After its existence became known, then-Majority Leader Robert C. Byrd attacked the Senate Steering Committee on the floor of the Senate. Because its membership list is still secret, he denounced it as "mysterious" and "shadowy." He objected to its usurpation of the word Senate, though it has no official standing in that body. Despite those barbs, the Steering Committee thrives with Helms as its chairman. It even has division of labor.
"Each guy is supposed to be smart on a certain issue," says the former top aide to one of the most conservative Senators on the committee. And, for the most part, it is so. Helms, the team captain, plays the most positions. As chairman of the Senate Agriculture Committee, he spends his influence alternately tearing down the food-stamp and school-lunch programs while protecting the North Carolina tobacco industry. Of course, his real interests are in the "moral" issues: abortion, sex education, prayer in the schools, busing, pornography, permissiveness in general. Since 1978, he has also been increasingly involved and even meddlesome in foreign affairs, especially where military dictatorships or white minority regimes are under attack from black or brown people.
James McClure of Idaho is the group's energy watchdog--pro--nuclear power, opposed to such "extremist" restrictions as the Clean Air Act. Like most of the new rightists, he has cosponsored a constitutional amendment to ban abortions. McClure is also the far right's ambassador to the middle: He was successfully pushed by Steering Committee stalwarts into the number-three leadership position of the Republican majority of the Senate, becoming chairman of the Senate Republican Conference. That puts him right behind Majority Leader Howard Baker and Republican Whip Ted Stevens in determining the strategy of the majority party of the U. S. Senate. McClure is the right wing's nice guy; he doesn't act funny or say extreme things, but his politics are hardly any different from Helms's. He played a key role in the vicious Idaho election campaign last year against liberal Frank Church; the man McClure helped elect, former Congressman Steve Symms, has already been dubbed by columnist Jack Anderson as front runner for the title of "worst Senator."
Senator Jake Garn of Utah is officially the banking, housing and urban-affairs man and has ascended with the new Republican majority into the chairmanship of the committee of the same name. He has always fought such Proxmirean measures as the Truth in Lending Act, which forced lending and credit-card companies to tell you how they really had been charging 18 percent interest all along.
But Garn's real specialty, the thing that "makes the eyes in that hawklike face light up," says an arms-control specialist from the Carter Administration, is defense--as in war and missiles. Garn is so violently opposed to détente with the Soviets that he couldn't sleep at night while he was busy holding up ratification of SALT II in 1979; he told The New York Times his wife said he talked about the treaty in his sleep.

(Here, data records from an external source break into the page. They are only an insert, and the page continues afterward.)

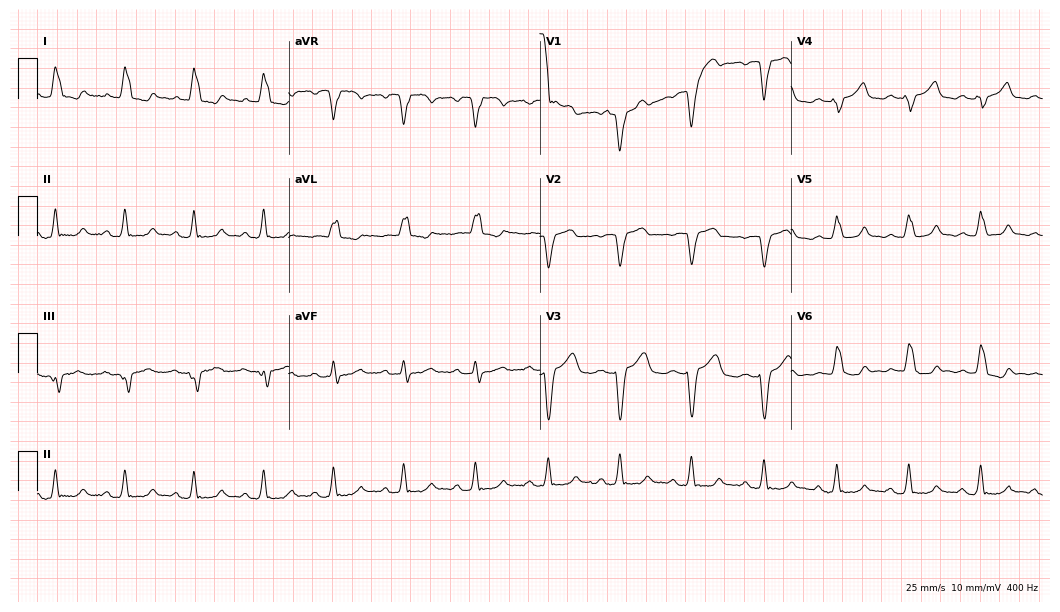
12-lead ECG (10.2-second recording at 400 Hz) from an 83-year-old female patient. Findings include left bundle branch block.
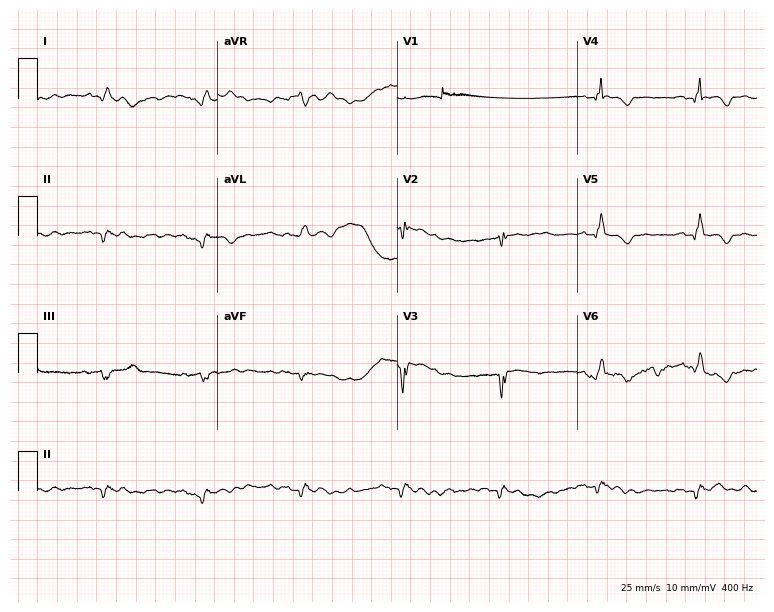
Resting 12-lead electrocardiogram (7.3-second recording at 400 Hz). Patient: a 66-year-old man. None of these six findings is recorded: first-degree AV block, right bundle branch block (RBBB), left bundle branch block (LBBB), sinus bradycardia, atrial fibrillation (AF), sinus tachycardia.
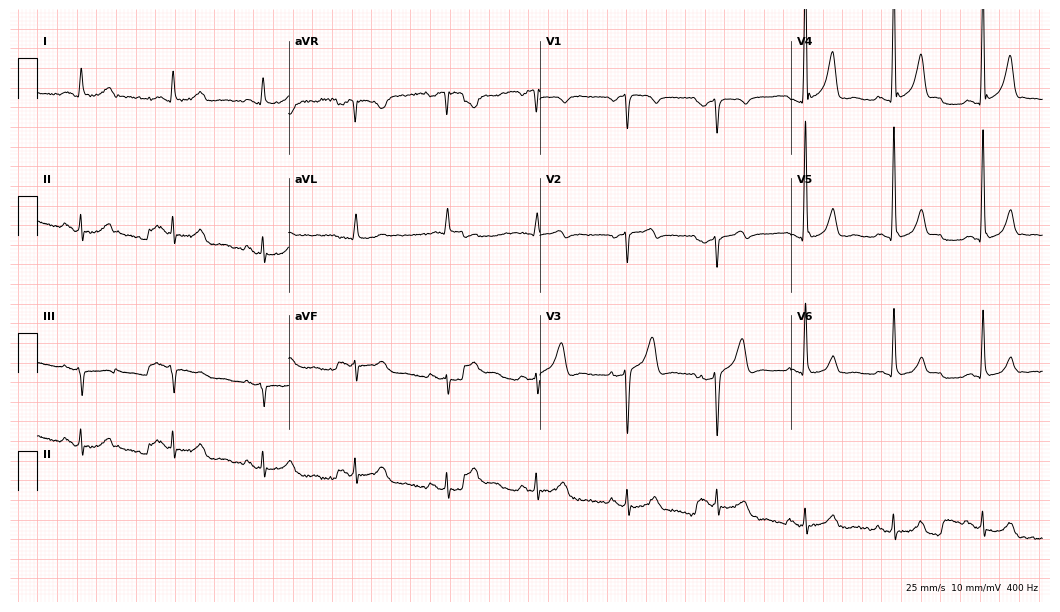
12-lead ECG from a man, 54 years old (10.2-second recording at 400 Hz). No first-degree AV block, right bundle branch block (RBBB), left bundle branch block (LBBB), sinus bradycardia, atrial fibrillation (AF) or sinus tachycardia recorded for this tracing.

Now that the MX missile is getting new life from the Reagan Administration, however, Garn and other hardliners from the mountain states are suddenly screaming bloody murder because those beastly weapons would be planted in their back yards, those wonderful wide-open spaces they love to talk about when attacking the satanic forces of the godless East.
Then there is Orrin Hatch, almost a force unto himself. Like Garn, Hatch is a practicing Mormon from Utah, but he wears it on his sleeve. "We believe the Constitution is divinely inspired and that God created this country," he says without a trace of mirth. Hatch is the stiff-necked fellow who almost single-handedly defeated the Labor Law Reform Act and the Fair Housing Reform Bill in the last Congress. He is now chairman of the Senate Labor and Human Resources Committee, promoting a subminimum wage for teenagers (read: Get the young blacks off the street). He is the Steering Committee's right-to-work hero, anathema to labor.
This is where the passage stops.